Старая графиня, а ей исполнилось ни мало ни много сто лет, когда я с ней беседовал и она нашивала лоскутки своих собственных воспоминаний на историю дядюшки Тэнбуи, говорила, что весенний день был чудо как хорош, а церковь Белой Пустыни с трудом вместила толпу прихожан, стеснившуюся под ее сводами. Крестьяне-котантенцы, отдавая дань наивному христианскому суеверию, утверждают, что на Пасху всегда светит солнышко. Воскресение Христа, по их представлениям, совпадает с весенним пробуждением природы, и почему они должны думать по-другому, если и сама Церковь привела в соответствие со сменой времен года свои праздники. Рождественский снег, плаксивый ветер Страстной Пятницы, солнце Пасхи вошли в поговорку в Котантене. Так вот на эту Пасху тоже сияло солнце и освещало церковь яркими радостными лучами, совсем особыми, не похожими на лучи всех других дней года. Ох уж эти солнечные чары первых весенних дней! Они помнятся тем дольше, чем сами воздушнее и мимолетнее.
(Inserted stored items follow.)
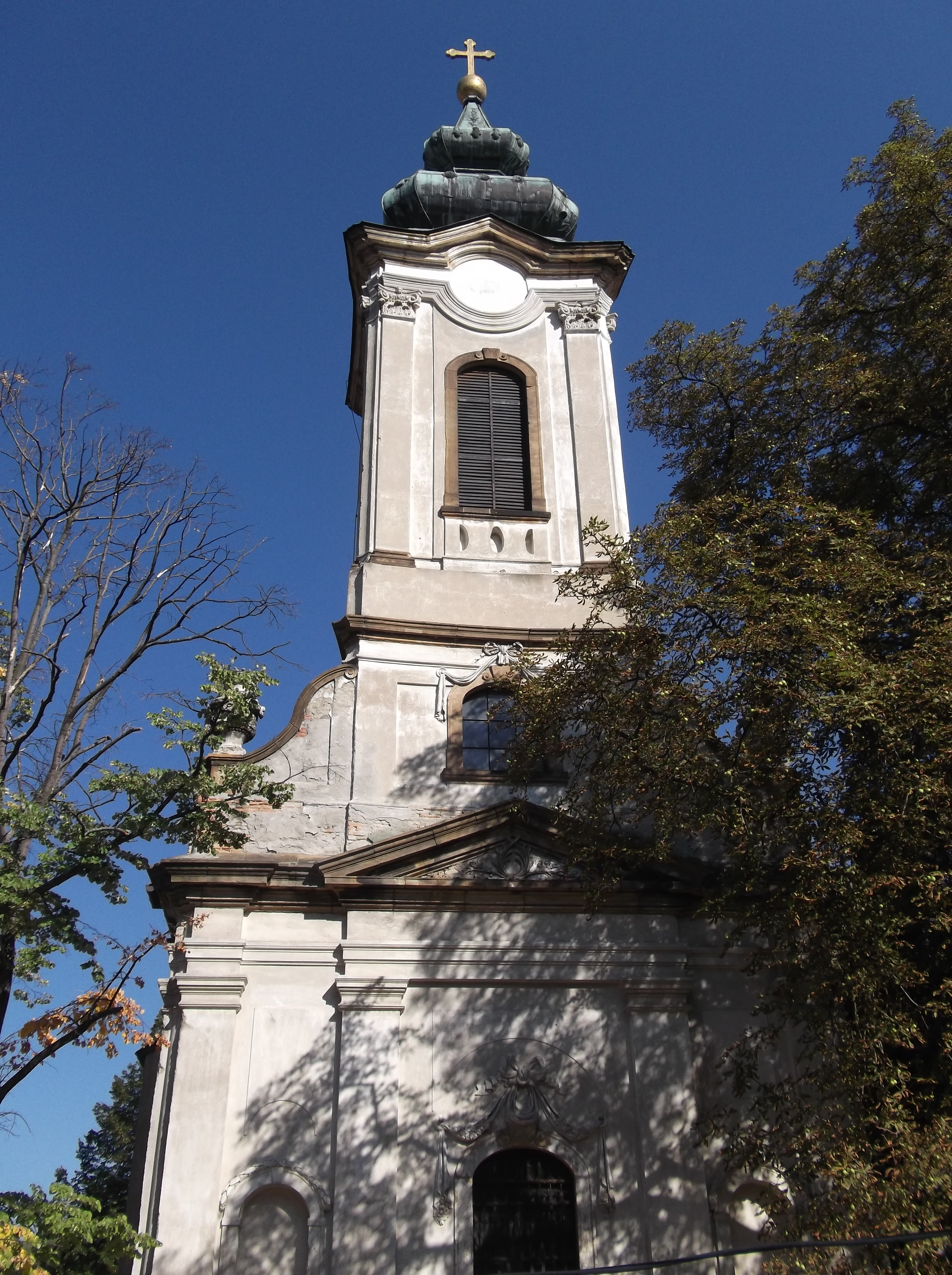 Szentendre, Hungary
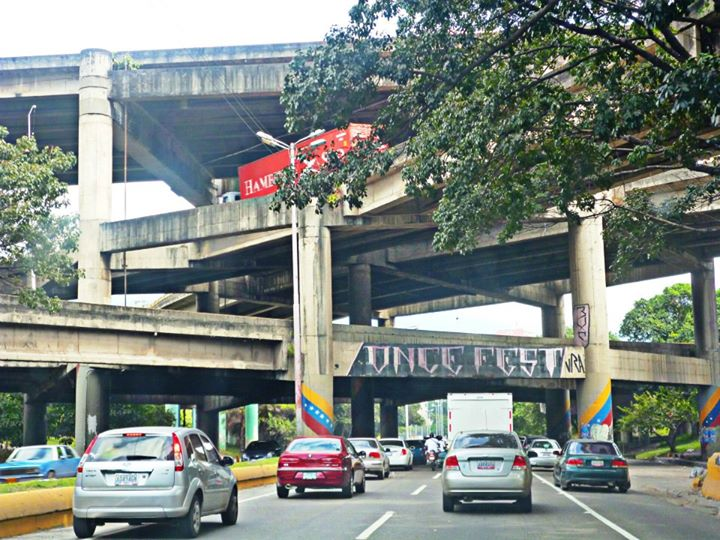 Distribuidor vial "La Araña". Caracas, Venezuela.
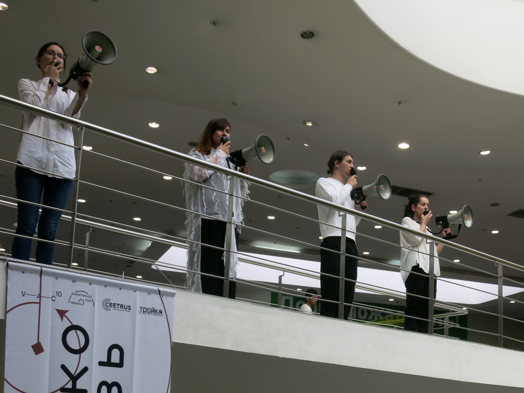 Музыкальный перформанс «Дальше только громкая связь» (на англ. «Further is just speakerphone») художника Виктора Алимпиева и композитора Алексея Коханова в торговом центре «Тройка». Москва, 14 сентября 2019 г. Принадлежит серии перформансов «Московские соло. Кунстхалле музыки», проходивших на городских рынках и в ТДК «Тройка» в августе и сентябре 2019 года. Инициаторы и организаторы всей серии — проект композитора Ари Бенджамина Мейерса «Кунстхалле музыки» (Kunsthalle for Music) и фонд V-A-C. Относится к программе фонда V-A-C «Расширение пространства. Из центра». Перформанс «Дальше только громкая связь» показывался на этой площадке как минимум 18 раз, с 22 августа по 14 сентября 2019 г.
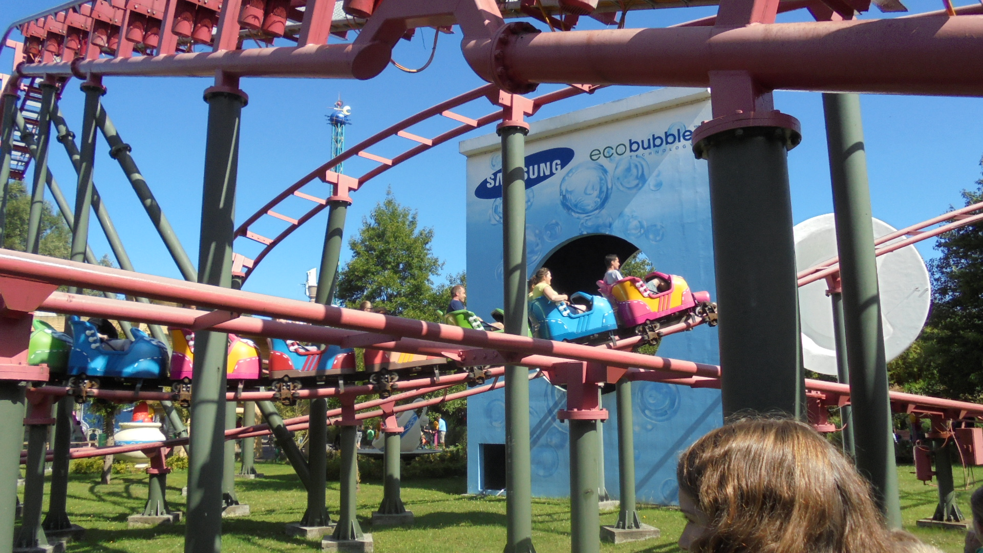 Rollerskater

Все скамьи в церкви были заняты, на них расселись семейства, снявшие их на целый год. Празднично разодетые крестьяне теснились в проходах и даже в боковых приделах, куда ни взглянешь, со всех сторон только и видны что красные куртки с медными пуговицами и кожаные пояса, в какие уже не первый век рядятся щеголи Нижней Нормандии. В главном проходе основного нефа волновалось белопенное море чепцов, какие потом метко окрестят мятежным именем «кометы», потому, наверное, что в них у юных нормандок необыкновенно воинственный и своевольный вид, — ни в одной французской провинции больше нет таких головных уборов. Все склоненные друг к другу головки в белоснежных чепцах — один ворчун проповедник назвал их гусиным стадом — одушевляло единственное желание: увидеть наконец аббата «Рожа всмятку» — так называли де ла Круа-Жюгана в деревне — без капюшона. Прозвище пристало бы и к его потомкам, не будь аббат священником и к тому же последним в роду.
Единственная скамейка, которая пустовала среди битком набитых, принадлежала Жанне Ле Ардуэй, — она заперла дверцу на ключ еще своей собственной рукой. Пустовала скамья с тех самых пор, как не стало ее хозяйки, а Ле Ардуэй исчез неведомо куда. Вот она-то и напоминала в пасхальный день ту самую историю, какую я вам рассказываю. Сначала пустая скамья приводила на память покойницу, о которой и так не забывали в Белой Пустыни, а потом и аббата де ла Круа-Жюгана, бывшего монаха разрушенной обители, который должен был служить пасхальную мессу.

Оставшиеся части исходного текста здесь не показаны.